7. Believing that everything will work itself out

Sometimes the belief that everything will “shrink”, “shrink”, “settle down” can be almost as destructive as the belief that this will never happen. won't happen. For example, if your partner abuses alcohol and behaves provocatively, this situation is unlikely to change by itself. But many people believe that there is a higher justice in the world and that sooner or later we will receive retribution for our suffering. The hope that the Universe will send us happiness not only threatens us with disappointment (if this does not happen). It puts us in the same helpless position when we are not ready to listen to ourselves and act in accordance with our deepest desires and interests.

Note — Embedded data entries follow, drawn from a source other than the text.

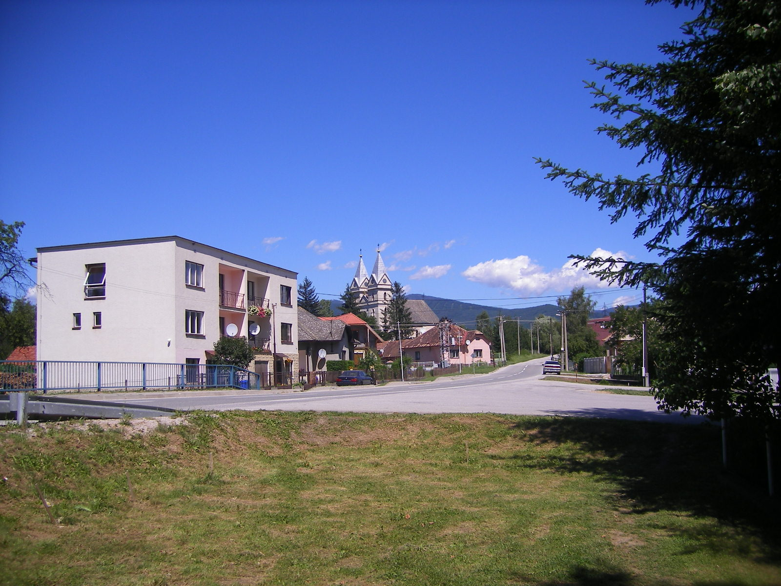 Várhosszúrét
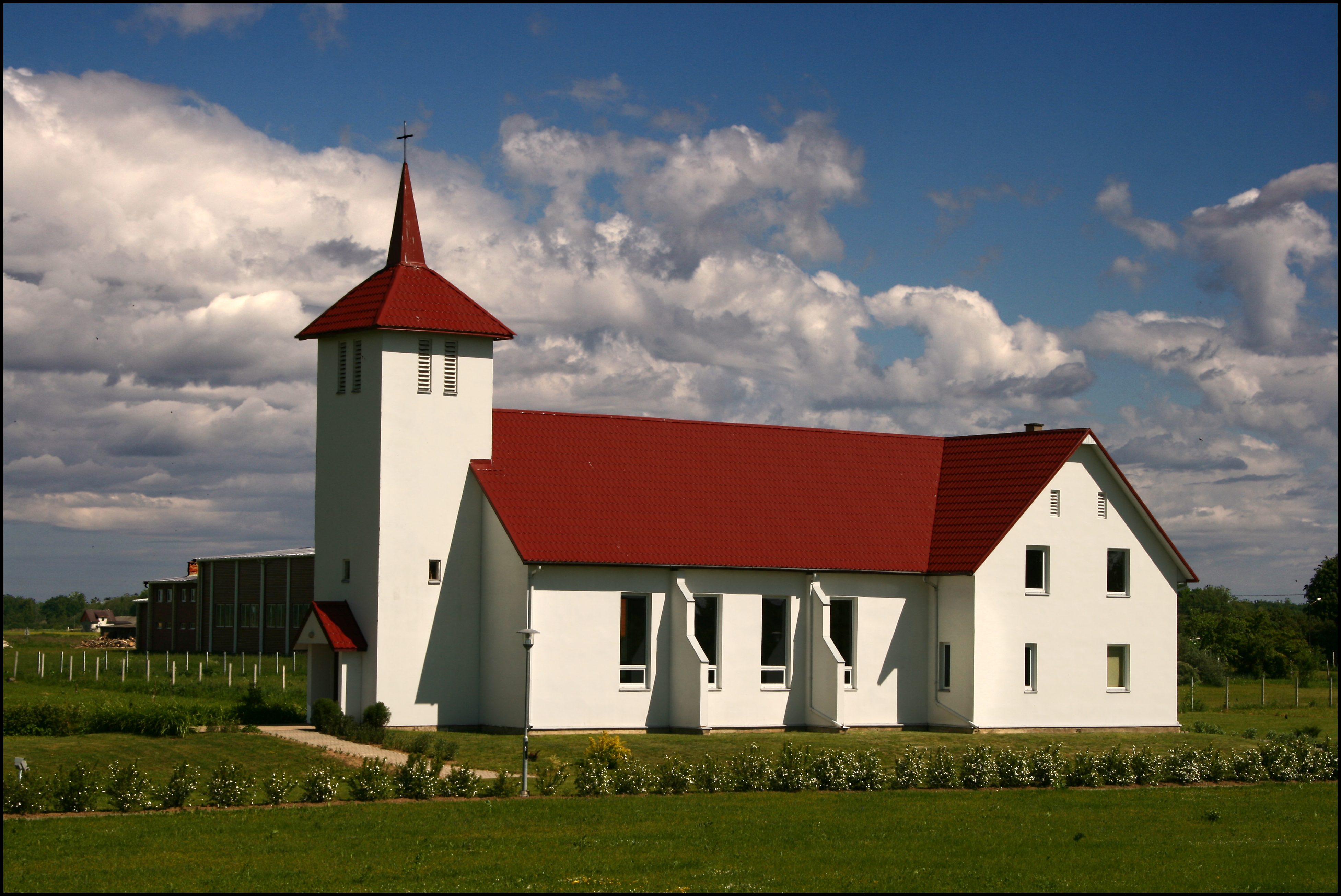 Emburga church
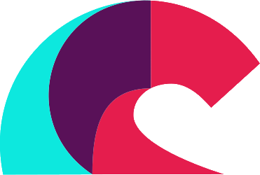 Símbolo de Convergencia Social, partido político de Chile.
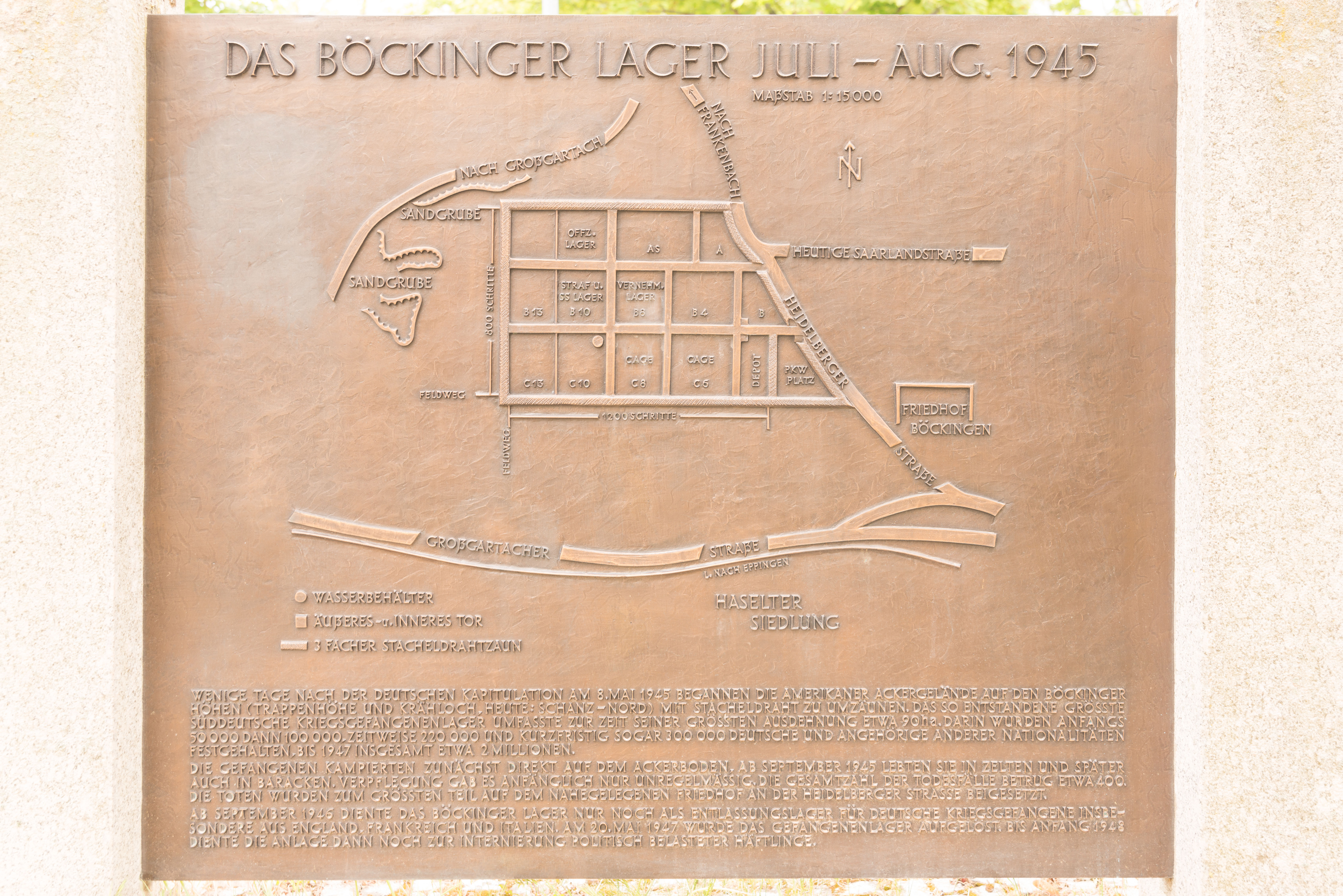 Gedenktafel in Heilbronn-Böckingen für das ehemalige Kriegsgefangenenlager in Heilbronn

8. Generalizing too broadly

This is one of the "cognitive biases" described by psychotherapist Aaron Beck. Often it is expressed in the following conclusion: "I'm not lucky in one thing - that means I'm a loser." The tendency to draw unreasonably broad conclusions is observed in those people whose view of the world is imbued with pessimism. Sometimes this type of thinking even looks like paranoia: “give them a finger, they will bite off your hand” or “if you give up slack, they will trample you.” Of course, not every person we meet is a model of virtue. But this does not mean that we are surrounded by only scammers and unscrupulous manipulators. And if a neighbor refused to hold your door to the entrance, this is not a reason to follow his example. After all, by helping others, we ourselves begin to feel better.

9. Not being grateful

It's not just about thanking people who care about you or just show you affection. To thank - and bless - life for those happy moments that it gives us, means to impoverish oneself. Is it better to make a fuss about the fact that the restaurant makes you wait a long time for your order, or think about how wonderful the weather is today and how beautiful your companion looks in this dress? Some see it as sentimental. Well, so be it - if it gives us a sense of peace of mind and tranquility. After all, cynicism and acrimony have never made anyone happy.

Andrea Bonior is a clinical psychologist, blogger and writer, author of The Friendship Fix: The Complete Guide to Choosing, Losing and Keeping Up with Your Friends, St. Martin's Griffin, 2011). Her website is drandreabonior.com.